Collected data:
○ ○ ○ ○

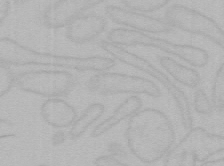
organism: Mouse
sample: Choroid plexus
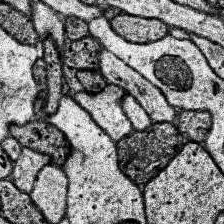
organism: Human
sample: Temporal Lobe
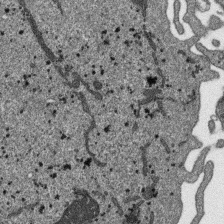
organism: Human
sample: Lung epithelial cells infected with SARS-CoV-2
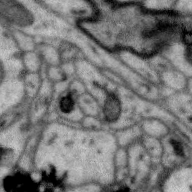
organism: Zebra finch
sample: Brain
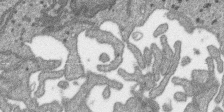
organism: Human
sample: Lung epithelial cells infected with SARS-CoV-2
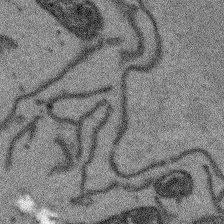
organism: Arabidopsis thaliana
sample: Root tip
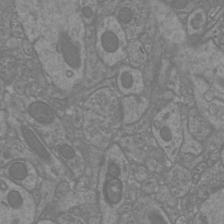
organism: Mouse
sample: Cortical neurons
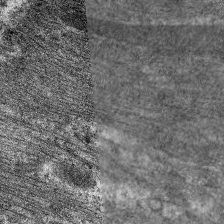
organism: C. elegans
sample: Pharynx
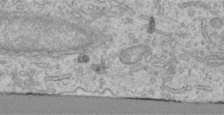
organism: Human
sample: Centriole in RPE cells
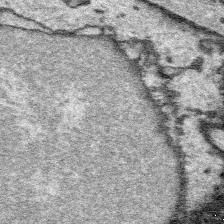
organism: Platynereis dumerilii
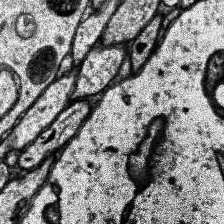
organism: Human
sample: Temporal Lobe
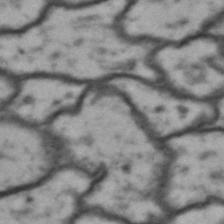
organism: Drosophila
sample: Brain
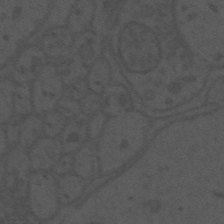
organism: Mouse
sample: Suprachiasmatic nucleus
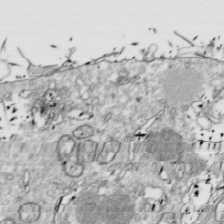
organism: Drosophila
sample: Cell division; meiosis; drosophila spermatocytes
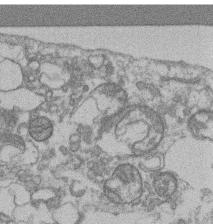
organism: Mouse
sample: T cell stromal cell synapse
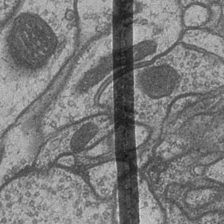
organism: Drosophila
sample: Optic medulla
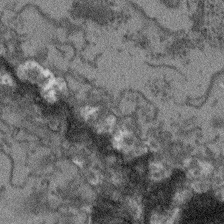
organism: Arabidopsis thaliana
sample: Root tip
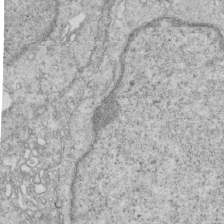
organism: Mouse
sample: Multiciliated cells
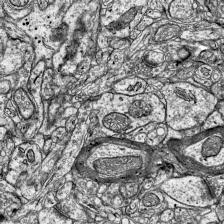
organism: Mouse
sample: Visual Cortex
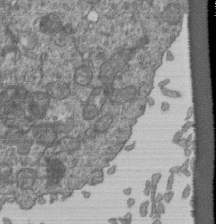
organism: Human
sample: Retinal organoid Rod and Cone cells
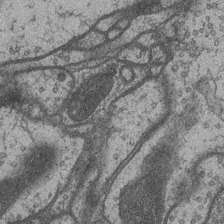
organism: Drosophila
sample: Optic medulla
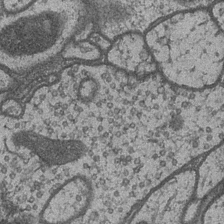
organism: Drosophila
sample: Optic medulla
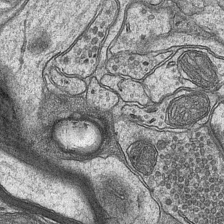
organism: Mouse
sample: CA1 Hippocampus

○ ○ ○ ○

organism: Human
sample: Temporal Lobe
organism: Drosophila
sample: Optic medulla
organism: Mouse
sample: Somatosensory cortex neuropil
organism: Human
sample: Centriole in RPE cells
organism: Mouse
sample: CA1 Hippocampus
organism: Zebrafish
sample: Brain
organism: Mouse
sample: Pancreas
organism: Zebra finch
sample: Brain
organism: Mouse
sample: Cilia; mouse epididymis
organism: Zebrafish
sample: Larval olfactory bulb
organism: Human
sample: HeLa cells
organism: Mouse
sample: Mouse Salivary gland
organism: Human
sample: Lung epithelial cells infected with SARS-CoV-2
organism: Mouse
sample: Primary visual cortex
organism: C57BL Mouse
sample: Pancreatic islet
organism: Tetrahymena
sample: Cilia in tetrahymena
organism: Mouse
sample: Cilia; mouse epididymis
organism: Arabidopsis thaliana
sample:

○ ○ ○ ○

Exercise requirements: Starting with the line that has "organism: Platynereis dumerilii" and ending with the line that has "sample: Retinal organoid Rod and Cone cells", repeat the lines above exactly, omitting every picture.

Task answer:
organism: Platynereis dumerilii
organism: Human
sample: Temporal Lobe
organism: Drosophila
sample: Brain
organism: Mouse
sample: Suprachiasmatic nucleus
organism: Drosophila
sample: Cell division; meiosis; drosophila spermatocytes
organism: Mouse
sample: T cell stromal cell synapse
organism: Drosophila
sample: Optic medulla
organism: Arabidopsis thaliana
sample: Root tip
organism: Mouse
sample: Multiciliated cells
organism: Mouse
sample: Visual Cortex
organism: Human
sample: Retinal organoid Rod and Cone cells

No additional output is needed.